In the event of a failure, recovery requires finding the recovery lines that restores the system as a whole to the most recent state. This is known as the maximum recovery line.

An interval is the period of time between checkpoints. If we number checkpoints, C1, C2, C3, C4, &c., the intervals following each fo these checkpoints can be labeled I1, I2, I3, and I4, respectively. it is important to note that the intervals need not be the same length.

If we have multiple processors, we can use subscripts such as Ci,c and Ii,c, where i is the processor number and c is the checkpoint sequence number.

When a processor recieves a message, that message usually causes it to take some action. This implies that the processor that receives a message is dependent on the processor that sent the message. Specifically if a processor receives a message during an interval, it is dependent on the interval on the sender's processor during which the message was sent. This type of dependency can cause cascading rollbacks.

In the example below, Ik,2 depends on Ij,1

If we consider the messages sent among systems we can construct an Interval Dependency Graph (IDG). If any intervals are removed from the graph due to rollbacks or failures, we must remove all intervals that they reference -- this is a transitive operation.
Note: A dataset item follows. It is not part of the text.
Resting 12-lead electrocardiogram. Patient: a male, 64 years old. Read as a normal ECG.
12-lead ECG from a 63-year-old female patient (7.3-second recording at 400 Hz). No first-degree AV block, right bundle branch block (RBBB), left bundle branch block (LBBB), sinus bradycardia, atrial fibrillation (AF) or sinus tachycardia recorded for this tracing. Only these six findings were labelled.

The graph is constructed by creating a node for each interval, and then connecting subsequent intervals on the same processor by constructing an edge from a predecessor to its successor. Then an edge is draw from each interval during which one or more messages were received to the inteval or intervals during which the message(s) was or were sent.

The edge form one interval to its success on the same processor exists to ensure that we can't develop "holes" in our state -- a hole would imply wasted checkpoints -- those before the hole would be useless.
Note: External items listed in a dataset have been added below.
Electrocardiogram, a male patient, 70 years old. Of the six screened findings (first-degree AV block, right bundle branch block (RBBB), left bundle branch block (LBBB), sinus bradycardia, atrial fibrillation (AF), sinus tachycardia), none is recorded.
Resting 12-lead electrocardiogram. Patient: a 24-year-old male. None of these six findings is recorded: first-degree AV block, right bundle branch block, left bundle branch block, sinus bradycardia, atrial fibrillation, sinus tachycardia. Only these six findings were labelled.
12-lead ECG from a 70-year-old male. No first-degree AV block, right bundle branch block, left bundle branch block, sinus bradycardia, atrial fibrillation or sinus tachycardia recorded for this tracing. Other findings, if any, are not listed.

The edge from a receiver to the sender shows the dependency of the sender on the receiver. Remember that the arrow goes the opposite way in the IDG than it did when we showed the message being sent earlier -- this is because the sender is dependent on the receiver, not the other way around. If other actions generate dependencies, they can be represented the same way.

Where is this graph stored? Each processor keeps the nodes and edges that are associated with it.
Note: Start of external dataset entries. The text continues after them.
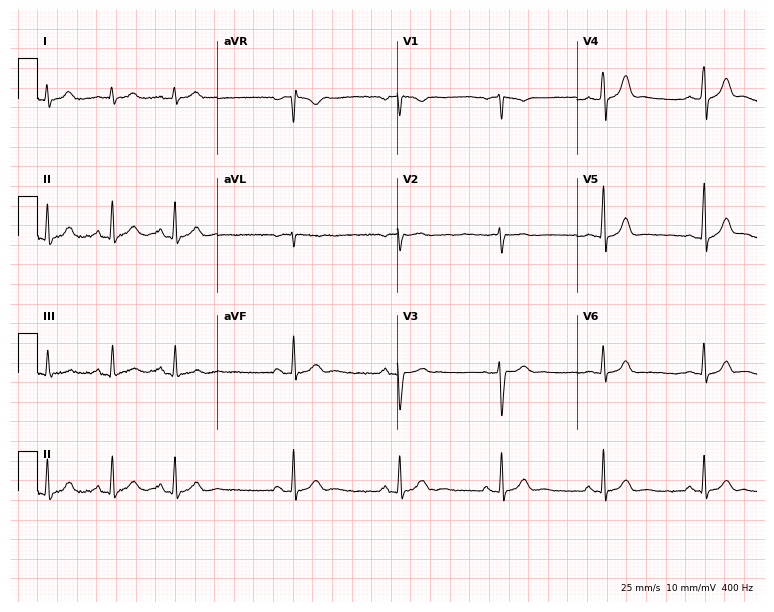
Standard 12-lead ECG recorded from a 21-year-old woman (7.3-second recording at 400 Hz). Read as a normal ECG.
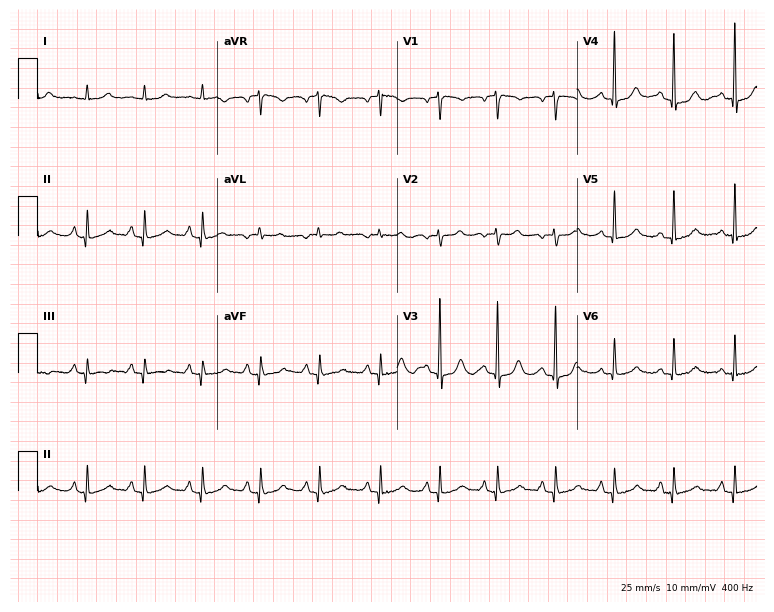
Resting 12-lead electrocardiogram. Patient: a 67-year-old female. The tracing shows sinus tachycardia (a sinus rate of 100 beats per minute or more).
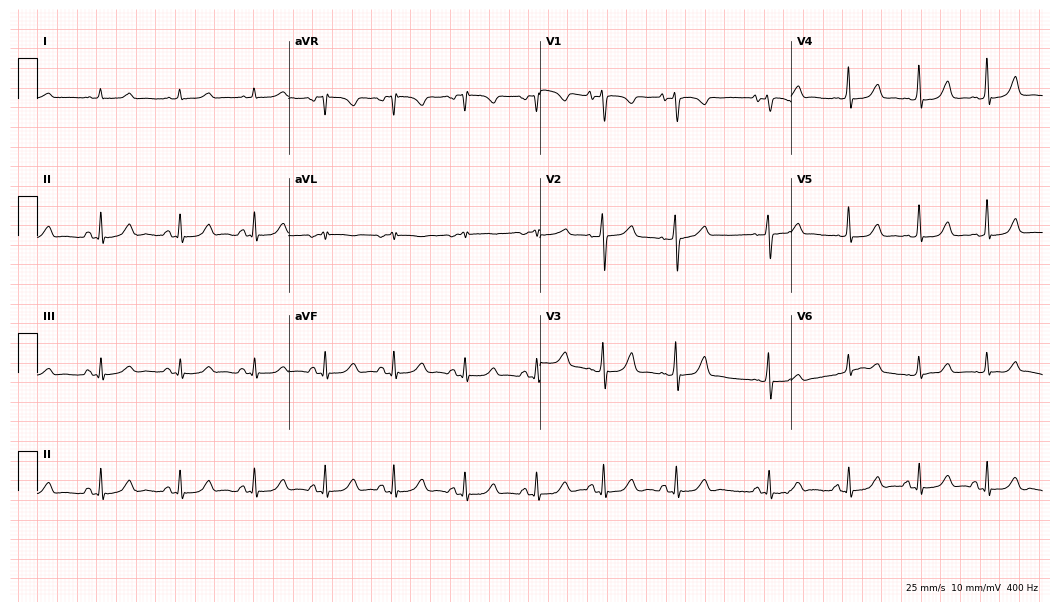
ECG (10.2-second recording at 400 Hz) — a female patient, 55 years old. Labelled as a normal ECG.

How Do We Find The Recovery Line?

Very simply. Upon recovery, we tell other processors what checkpoint we'll be installing. Then they rollback to an interval independent of the lost intervals and broadcast a similar message. This continues until the recovery line is established.

Coordinated Checkpoints

We can decrease the number of rollbacks necessary to find a recovery line by coordinating checkpoints. We'll discuss two methods for doing this.

Recording Message Sequence Numbers

If messages contain sequence numbers, we cna use them to keep track of who has sent us messages since our last checkpoint.

Each time we make a checkpoint, we send a message to each processor that has sent us messages since the last time we checkpointed -- we depend on these processors.

When these processors receive our message, they check to see if they have checkpointed since the last time they sent us a message. If not, they create a checkpoint, to satisfy our dependency in the event of a failure.

Synchronized Clocks

Another method for coordinating checkpoints is to take advantage of synchronized clocks, if available. Each processor creates a checkpoint every T units of time. Since even synchronized clocks may have a skew, we assign a sequence number to each checkpoint. This sequence number is sent in all messages. If a processor discovers that the sender has checkpointed more recently, it creates a checkpoint. This checkpoint should be made before passing the message up to the application -- this ensures that we remember the message in the event of a failure, so the sender won't need to rollback and resend.